When we try to extract a subgraph based on whether each operator is well-supported by accelerator, the direct intuition is to make it a maximum connected convex subgraph. Connectivity guarantees data relation between operators which is necessary for most optimizing methods. Maximum grants the largest searching space and reduces kernel launch overheads. Convexity is used as a constraint to avoid circle which leads to dead lock when scheduling. A subgraph S of a directed acyclic graph G is convex if and only if there is no directed path between two vertices of S which contains an arch not in S (see the Fig. 2).

Fig. 2.
figure 2

Example of convex and non-convex subgraph.

Fig. 3.
figure 3

Post-prune strategy. The ACC node represents operator assigned on accelerator, and the CPU node represents operator assigned on CPU.

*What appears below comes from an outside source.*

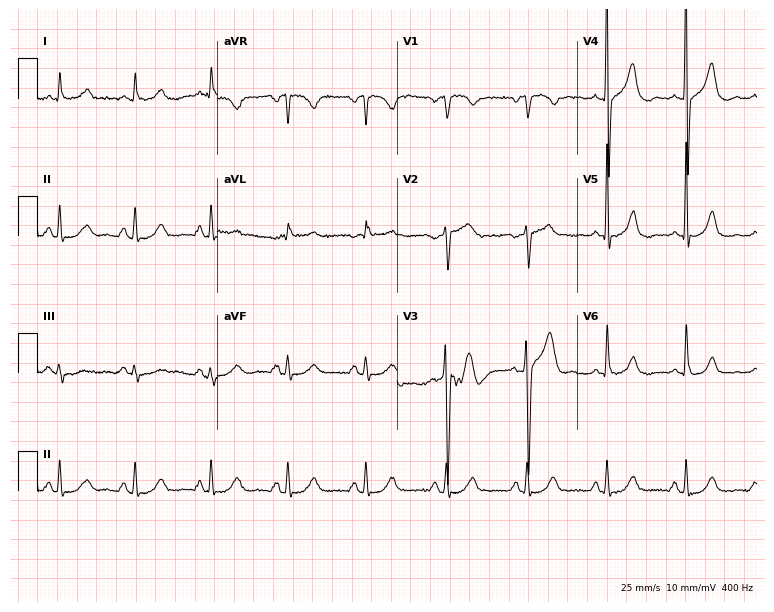
Standard 12-lead ECG recorded from a male, 61 years old. Read as a normal ECG.
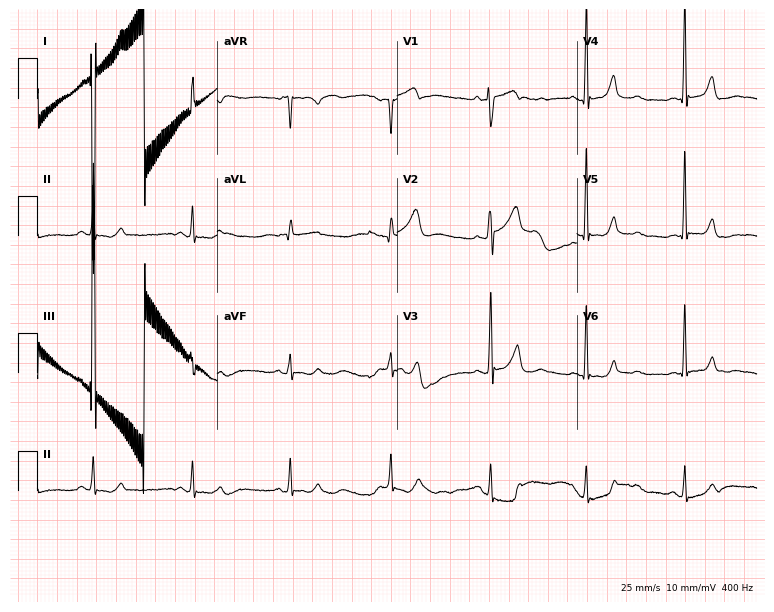
Resting 12-lead electrocardiogram (7.3-second recording at 400 Hz). Patient: a man, 65 years old. Read as a normal ECG.
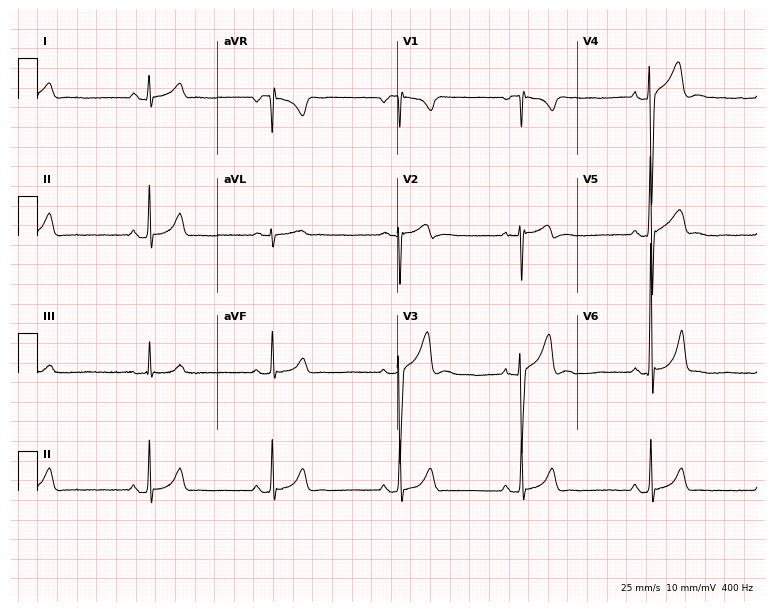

Merging a large subgraph into a single node helps the corresponding computation to run faster, however, it may hinder scheduler to get maximum parallelism in some case. As Fig. 3 shows, the fused graph must wait for all its input to be ready even though some inputs are not necessary at the early stage of its computation. Similarly, although not all the outputs of a subgraph are generated at the final stage, all descendants must keep waiting until computation of total subgraph finishes. So, we append a post-prune process to split each subgraph into smaller parts, each of which has only one input and output operator.

4 Evaluation

The experiment platform is DLA, a multi-core deep learning accelerator as we mentioned before. We first evaluate the performance before and after the graph fusion to demonstrate the validation of graph fusion. As shown in Fig. 4, performance of all six entire-network benchmarks are improved, which achieves a speedup of 1.18\(\times \) on average compared with the baseline, which we do not implement the graph fusion. Specifically, the improvement of ResNet34 and ResNet50 is clearly higher than other four networks.

Fig. 4.
figure 4

Relative speedup of graph.

Fig. 5.
figure 5

Left figure shows the structure of the inception-v3 block. Right figure shows speedup after the post-prune strategy. Horizontal axis label represents part of the block assigned to CPU

Then we evaluate the speedup of the post prune process. We use the intuitive maximum connected convex subgraph extraction strategy as the baseline. In order to accurately evaluate the prune strategy, we choose a basic block of operators with multiple branches from inception-v3 networks for its enough braches. To trigger subgraph extraction, we separately assign operators on different branch to CPU and evaluate the speedup. As the result shown in the Fig. 5, except for assigning operator on the critical path to CPU, performance of the other three heterogeneous computation get a speedup of 1.1\(\times \) on average, which is an obvious improvement.

5 Conclusion

In this paper, we propose a performance portable programming framework. The key motivation is that framework needs a subgraph extraction strategy to better balance schedule parallelism and fusion efficiency. We implement such a framework by migrating MXNet. This strategy is designed to cooperate framework with lower software stack in heterogeneous computation task, because none of them can complete the whole task independently. This strategy can be used in a wider field if accelerators choose to take over framework to optimize the computation graph by themselves.